Available records:
● ● ● ● ●
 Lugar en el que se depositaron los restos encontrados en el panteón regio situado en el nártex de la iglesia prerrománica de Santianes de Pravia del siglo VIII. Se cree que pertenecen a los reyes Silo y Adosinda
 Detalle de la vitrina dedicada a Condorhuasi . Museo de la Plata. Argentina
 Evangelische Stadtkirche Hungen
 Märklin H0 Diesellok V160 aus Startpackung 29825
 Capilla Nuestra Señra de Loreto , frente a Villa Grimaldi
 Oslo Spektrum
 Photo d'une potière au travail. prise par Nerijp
● ● ● ● ●
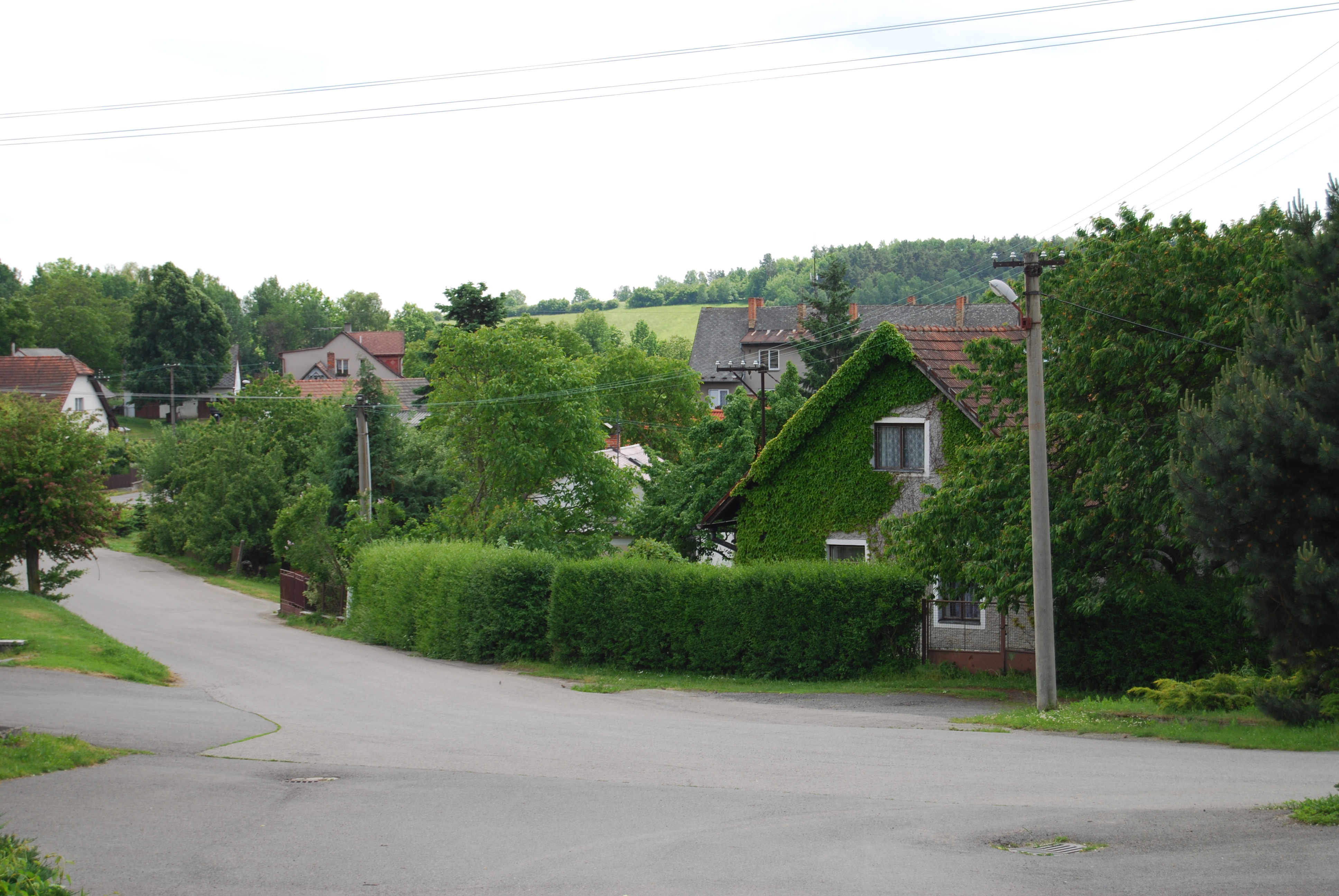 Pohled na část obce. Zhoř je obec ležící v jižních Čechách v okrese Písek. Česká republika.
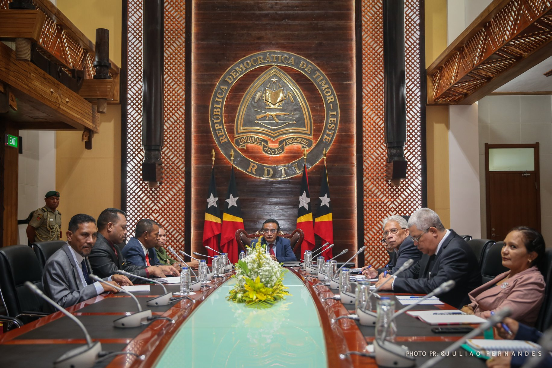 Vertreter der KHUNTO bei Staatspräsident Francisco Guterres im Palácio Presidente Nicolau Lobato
● ● ● ● ●
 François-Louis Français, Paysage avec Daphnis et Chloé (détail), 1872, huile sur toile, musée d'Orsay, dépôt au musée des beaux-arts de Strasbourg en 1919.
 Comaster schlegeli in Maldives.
● ● ● ● ●
The problem:
Print only what lies in the material above starting at the line with "Oslo Spektrum" and ending at the line with "Photo d'une potière", every line exactly as given.

Answer section:
 Oslo Spektrum
 Photo d'une potière au travail. prise par Nerijp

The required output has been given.